Mobile group II introns consist of a catalytic intron RNA and an intron-encoded protein with reverse transcriptase activity, which act together in a ribonucleoprotein particle to promote DNA integration during intron mobility. Previously, we found that the Lactococcus lactis Ll.LtrB intron-encoded protein (LtrA) expressed alone or with the intron RNA to form ribonucleoprotein particles localizes to bacterial cellular poles, potentially accounting for the intron's preferential insertion in the oriC and ter regions of the Escherichia coli chromosome. Here, by using cell microarrays and automated fluorescence microscopy to screen a transposon-insertion library, we identified five E. coli genes (gppA, uhpT, wcaK, ynbC, and zntR) whose disruption results in both an increased proportion of cells with more diffuse LtrA localization and a more uniform genomic distribution of Ll.LtrB-insertion sites. Surprisingly, we find that a common factor affecting LtrA localization in these and other disruptants is the accumulation of intracellular polyphosphate, which appears to bind LtrA and other basic proteins and delocalize them away from the poles. Our findings show that the intracellular localization of a group II intron-encoded protein is a major determinant of insertion-site preference. More generally, our results suggest that polyphosphate accumulation may provide a means of localizing proteins to different sites of action during cellular stress or entry into stationary phase, with potentially wide physiological consequences.
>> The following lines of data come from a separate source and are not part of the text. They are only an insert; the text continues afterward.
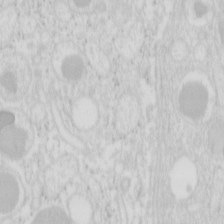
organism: Mouse
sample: Pancreas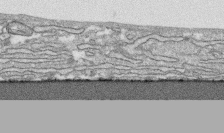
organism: Human
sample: CRL-1474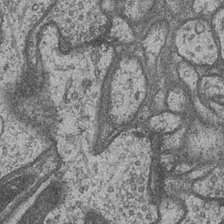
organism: Drosophila
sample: Optic medulla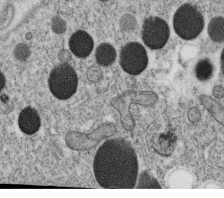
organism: C. elegans
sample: C. elegans oocyte; sperm cells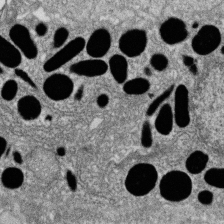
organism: Zebrafish
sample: Cilia; retinal pigment epithelium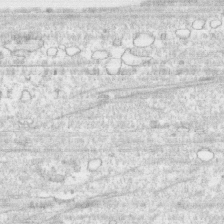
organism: Human
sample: CRL-1474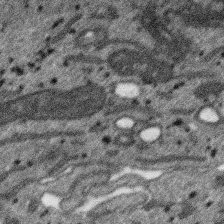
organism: Human
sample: Lung epithelial cells infected with SARS-CoV-2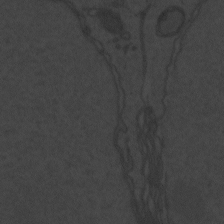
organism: Zebrafish
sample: Macrophage infected with Toxoplasma gondii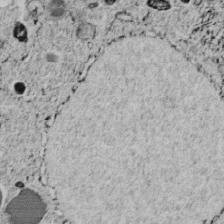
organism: C. elegans
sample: C. elegans embryo early stage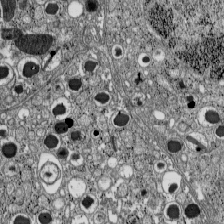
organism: C57BL Mouse
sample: Pancreatic islet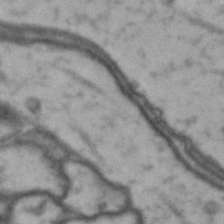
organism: Drosophila
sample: Brain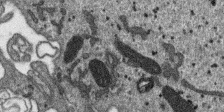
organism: Human
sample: Lung epithelial cells infected with SARS-CoV-2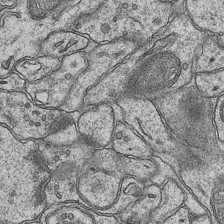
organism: Mouse
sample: CA1 Hippocampus

Group II introns are bacterial mobile elements thought to be ancestors of introns—genetic material that is discarded from messenger RNA transcripts—and retroelements—genetic elements and viruses that replicate via reverse transcription—in higher organisms. They propagate by forming a complex consisting of the catalytically active intron RNA and an intron-encoded reverse transcriptase (which converts the RNA to DNA, which can then be reinserted in the host genome). The Ll.LtrB group II intron-encoded protein (LtrA) was found previously to localize to bacterial cellular poles, potentially accounting for the preferential insertion of Ll.LtrB in the replication origin (oriC) and terminus (ter) regions of the Escherichia coli chromosome, which are located near the poles during much of the cell cycle. Here, we identify E. coli genes whose disruption leads both to more diffuse LtrA localization and a more uniform chromosomal distribution of Ll.LtrB-insertion sites, proving that the location of the LtrA protein contributes to insertion-site preference. Surprisingly, we find that LtrA localization in the disruptants is affected by the accumulation of intracellular polyphosphate, which appears to bind basic proteins and delocalize them away from the cellular poles. Thus, polyphosphate, a ubiquitous but enigmatic molecule in prokaryotes and eukaryotes, can localize proteins to different sites of action, with potentially wide physiological consequences.
A novel cell microarray method uncovers connections between group II intron mobility, cell stress, and polyphosphate metabolism, including the finding that polyphosphate can influence intracellular protein localization.